Ein "Caravaggio" von artiger Mäßigung

Von Elisabeth Nehring |
Einer der führenden Choreographen Italiens, Mauro Bigonzetti, hat sich für seine erste Arbeit für die Staatsoper Unter den Linden für ein tänzerisches Porträt des italienischen Barockmalers Caravaggio entschieden. Die Essenz dessen, was den 'Vater des Realismus' und seine starke Persönlichkeit ausmachte, vermag er dabei nicht auf die Bühne zu bringen.
Mauro Bigonzetti, einer der führenden Choreographen der italienischen Ballettwelt, hat von Wladimir Malakhov, dem Chef des Staatsballetts Berlin, für seine erste Choreographie an der Staatsoper Unter den Linden ‚carte blanche’ bekommen – und sich mit einer zentralen Rolle für seinen Auftraggeber bedankt. Malahov verkörpert in der gleichnamigen Choreographie den italienischen Barockmaler Caravaggio, das Malergenie, bekannt für die dramatische Intensität seiner Malerei und berühmt-berüchtigt wegen seiner aufbrausenden und leidenschaftlichen Persönlichkeit.
Weder narrativ noch direkt an die Bildsprache Caravaggios angelehnt, wählt Bigonzetti einen assoziativen Zugang zu dem Maler und seinem Werk. Im ersten Akt eingebettet in farbige Ensembleszenen aus dem italienischen Leben der Epoche, trifft Malakhov als Malergenie auf Figuren aus seinen Bildern, etwa den Bacchus. Im zweiten Akt verbinden sich Leben und Werk, ein intimes Männerduett spielt an auf die vermeintliche Homosexualität des Malers und ein Engel führt Caravaggio, dem Totschläger, die Hand bei seinen blutigen Taten.

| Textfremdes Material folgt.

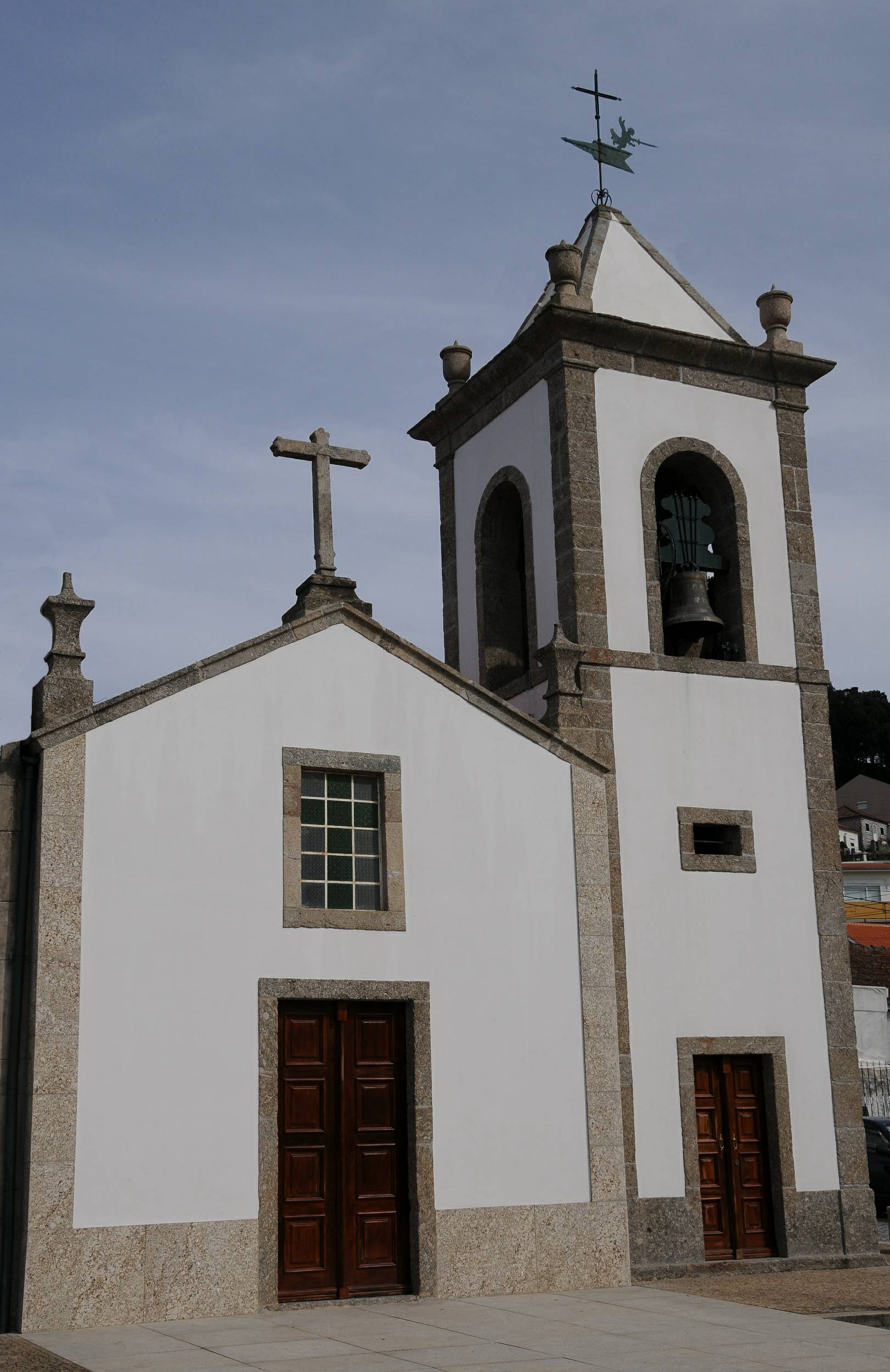 Nogueiro Church, in Braga, Portugal

Im Einsatz des Lichtes, der Farben, Stoffe, Kostüme, finden sich in diesem modernen Ballett deutliche Anleihen bei Caravaggios Werk. Doch die Essenz dessen, was den ‚Vater des Realismus’ ausmacht, vermag Bigonzetti nicht auf die Bühne zu bringen. Denn während Caravaggio für die Fleischlichkeit, den starken, emotionalen Ausdruck seiner Figuren ebenso bekannt ist, wie für seinen Mut, selbst Heilige als echte Menschen aus Fleisch und Blut darzustellen und damit den Betrachter selbst heute noch mit seinen Bildern auch körperlich zu affizieren, bleibt auf der Bühne der Staatsoper alles von artiger Mäßigung.

Malakhov mit seiner zweifellos großartigen Technik bemüht sich vor allem im zweiten Akt sichtbar um expressiven Ausdruck von widerstreitenden Gefühlen, doch bleibt seine ephimere, zurückgenommene, fast impressionistische Tänzerpersönlichkeit vorherrschend. Das Schwierige, Unangepasste des Raufbolds Caravaggio vermag er nicht wirklich überzeugend zu verkörpern. Solisten und Ensemble stellen sich mit sichtbarem Engagement der für sie ungewohnten Herausforderung der Choreographie, in der sich modernes und klassisches Bewegungsmaterial verbindet, doch überzeugt der Abend eher durch seine Optik als durch eine tänzerische Entsprechung der Kunst des italienischen Meisters Caravaggio.